Mapped the whole candidate-tracking system end-to-end and stood up this loop's dashboard so every step is visible.
The registry IS one file. The 'pool' is findings/evolution/shared_data/candidate_ledger.jsonl — one JSON line per candidate — driven by the tool candidate_ledger.py. It holds 44 candidates today. Think of it as the single sign-in sheet for every feature idea.
Each candidate moves through fixed stages. identified → pending → evaluating → evaluated → promoting → promoted, with three exit doors deferred / banned / out_of_scope. Today: 21 evaluated, 11 pending, 4 banned, 3 promoted, 3 out-of-scope, 1 promoting, 1 deferred. Three features have actually shipped: bar_dispersion_entropy, bar_petrosian_fd, bar_katz_fd.
Three tests decide promotion. Parameterless (no hidden tuning knobs), Agnostic (two honest implementations agree), Orthogonal (adds information no existing column already has). A feature ships only if it passes all three; a tunable knob vetoes everything. Run cheapest-first to save the expensive bigblack compute for last.
The 'nobility / novelty check' is a 4-source check — and today it is manual. Before a candidate is worth testing we ask 'do we already have this?' against four places: (1) the py crypto production schema, (2) the patterns repo ban-list, (3) the patterns audit graveyard, (4) the evolutionary ledger / parallel sessions. Two safety nets sit on top: an attacker/defender pair and the G9 adversarial audit (which caught the Shannon forex-vs-crypto scope error). This is exactly what we are about to make fast and automatic.
We do NOT need to scan all ~399 patterns audit folders. ~80% are trading-rule/strategy audits, irrelevant to a feature. evolution.jsonl is a strategy ledger, not a feature index. Feature coverage lives in a tiny authoritative set: CH_FEATURE_BANLIST.md, ch-feature-store-manifest.json, the latest orthogonal-extension handoff, and ~2 feature-probe folders.
Two meanings of 'covered' — keep them apart. Catalogue uniqueness = 'we have no record of this' (cheap, what this campaign automates). Information uniqueness = 'it carries signal no column already has' (only the orthogonality probe on real bars can prove this). 'unique-and-pending' is a catalogue verdict + a lifecycle stage — never a claim of orthogonality.
The check must be a build-once, check-many index. Harvest a frozen covered_index once per loop from the small authoritative source set, then each candidate is an O(1) lookup — lexical + semantic + an adversarial default-deny confirm — yielding a three-way verdict covered / unique / needs-review, with a scope split (crypto-covering vs forex-informational).
1Run exhaustive SOTA web research (8 angles: ML model registries, feature stores, data catalogs, schema governance, dedup/entity-resolution, lifecycle/provenance, scientific candidate registries, reproducibility) and synthesize one robustness blueprint.
2Write the blueprint + refined intake/coverage protocol into the shared_data folder (markdown + JSONL, not HTML).
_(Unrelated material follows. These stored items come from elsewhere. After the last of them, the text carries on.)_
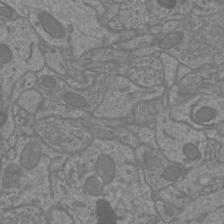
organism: Mouse
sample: Cortical neurons
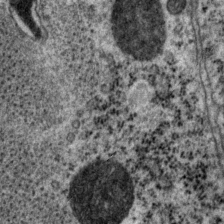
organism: P. pacificus
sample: Pharynx
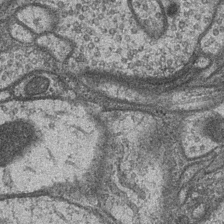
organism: Drosophila
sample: Optic medulla
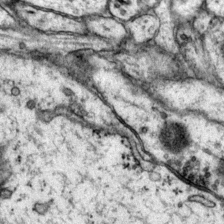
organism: Mouse
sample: Primary visual cortex
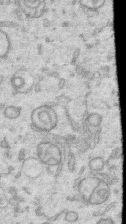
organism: Human
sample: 1205lu cells
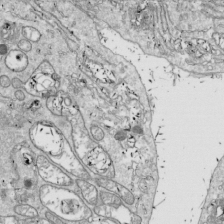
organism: Drosophila
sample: Cell division; meiosis; drosophila spermatocytes
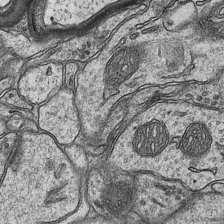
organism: Mouse
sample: CA1 Hippocampus
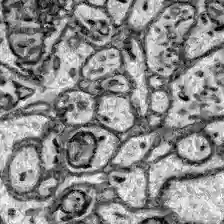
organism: Zebrafish
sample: Brain
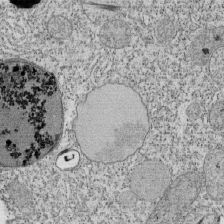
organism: Tetrahymena
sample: Cilia in tetrahymena
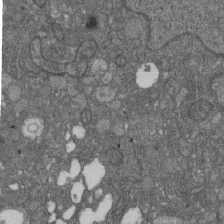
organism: Drosophila
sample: Nephrocyte
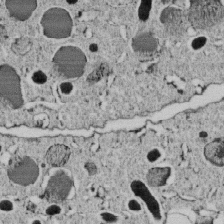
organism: C. elegans
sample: C. elegans embryo early stage
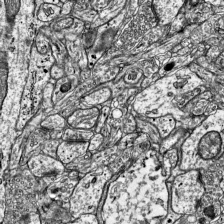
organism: Mouse
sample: Visual Cortex
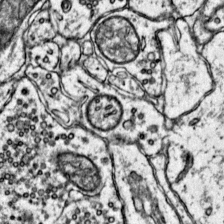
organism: Mouse
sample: Primary visual cortex
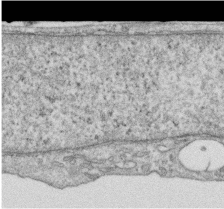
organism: Human
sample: Centriole in RPE cells
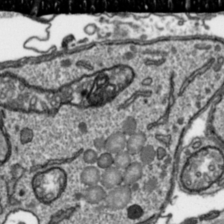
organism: Toxoplasma gondii
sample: Parasites in a vacuole inside a host cell
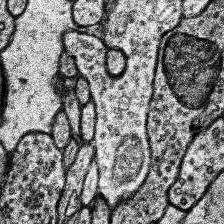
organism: Human
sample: Temporal Lobe
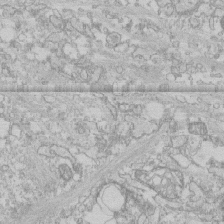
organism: Human
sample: CRL-1474
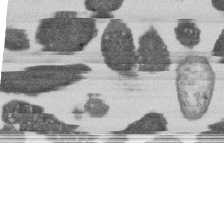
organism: E. coli
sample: Bacterial nucleoid
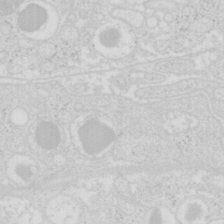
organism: Mouse
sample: Pancreas
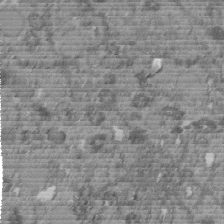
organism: C. elegans
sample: C. elegans embryo early stage
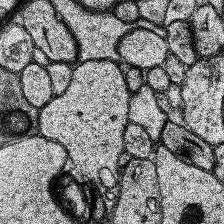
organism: Human
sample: Temporal Lobe
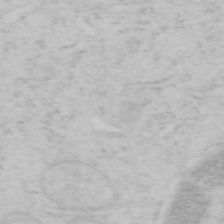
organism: Mouse
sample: OT-I killer T cells with ID8 ovarian cancer cells
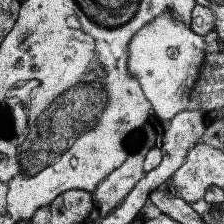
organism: Human
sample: Temporal Lobe
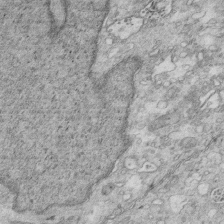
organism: Mouse
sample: Multiciliated cells
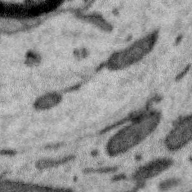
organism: Zebra finch
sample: Brain
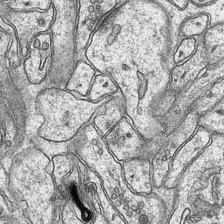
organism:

3Harden candidate_ledger.py: add a first-class coverage field, atomic/append-safe writes (fleet-race-proof), semantic + content-hash dedup, an explicit lifecycle state machine with transition guards, stronger fail-closed validation, and auto-assigned candidate numbers.
4Wire a build_covered_index.py + coverage_check.py into --preflight so a new batch comes back tagged unique-and-pending (with evidence) in seconds.
5Link this campaign from the probes hub, publish the live dashboard under /home/nasimubd/sites, and open the PR from this worktree.